Study explores apprenticeship, homeless link
Claims of a growing homelessness risk among apprentices will be the focus of a new study by Flinders University researchers.
Andreas Cebulla, a senior research fellow at the Flinders-based National Institute of Labour Studies, has begun a year-long study to determine whether low apprenticeship wages are forcing Australian tradies into homelessness and housing instability.
“The social welfare sector claims there has been a recent incidence of homelessness among apprentices and our task is to see whether there is, in fact, a link between the two,” Cebulla said.
“One suggestion is that the low apprentice wage contributes to homelessness but there may be other factors that lead to it, such as relationship break-ups, rather than the low pay itself,” he said.
Figures show there are about 35,000 apprentices in South Australia, with apprentices often earning as little as half of what a qualified tradesperson receives in their field.

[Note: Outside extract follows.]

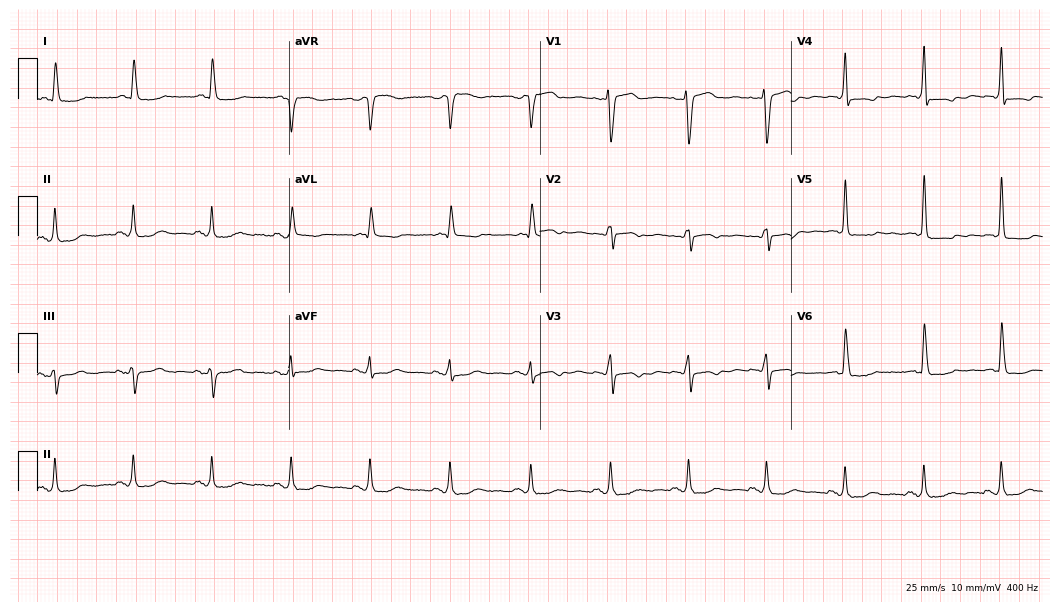
Electrocardiogram (10.2-second recording at 400 Hz), a female, 75 years old. Of the six screened findings (first-degree AV block, right bundle branch block (RBBB), left bundle branch block (LBBB), sinus bradycardia, atrial fibrillation (AF), sinus tachycardia), none is recorded. Only these six findings were labelled.
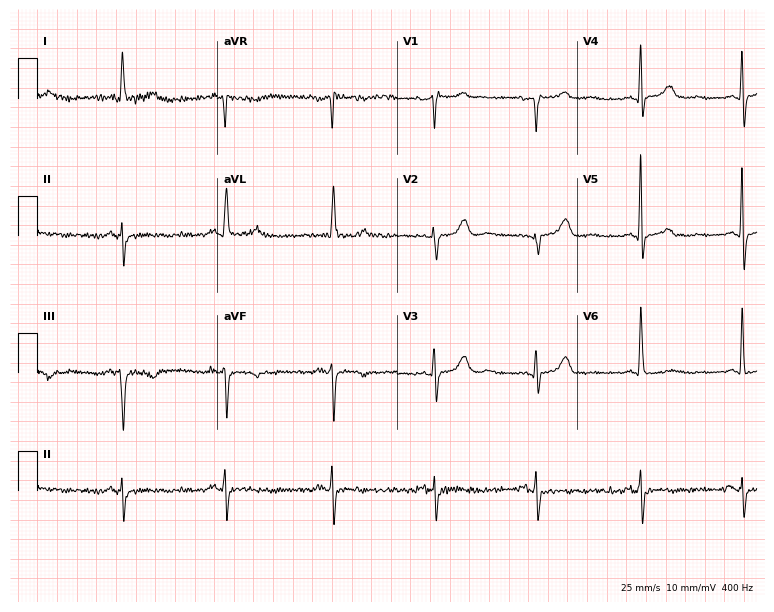
Resting 12-lead electrocardiogram (7.3-second recording at 400 Hz). Patient: a female, 81 years old. None of these six findings is recorded: first-degree AV block, right bundle branch block (RBBB), left bundle branch block (LBBB), sinus bradycardia, atrial fibrillation (AF), sinus tachycardia. Only these six findings were labelled.

As part of the Flinders study, funded through the Department of Families, Housing, Community Services and Indigenous Affairs, Cebulla will interview training providers, employer organisations and government agencies before conducting a nationwide survey of apprentices.
The research collected through the study will also be used to determine whether there is a link between homelessness and the high drop-out rate among apprentices.
“One theory is that apprenticeships pay little and housing is expensive so, eventually, apprentices can’t maintain their homes and when that happens they can’t maintain their jobs either,” he said.
“We don’t yet know whether there’s a link between the two but what we do know is that a lot of apprentices drop out when they realise their wages won’t increase much once they’re fully qualified.
“Electricians and plumbers will usually make up what they lost through their apprenticeship very quickly but on the other hand, apprentices in the services industry, in particular food preparation and hairdressing, find that once they complete their course, their wages are not much higher than what they would have been had they not gone through the apprenticeship.
“Many apprentices live on the poverty line so once they find out there’s no real benefit at the end they drop out.”
Findings of the study are expected to be released early next year.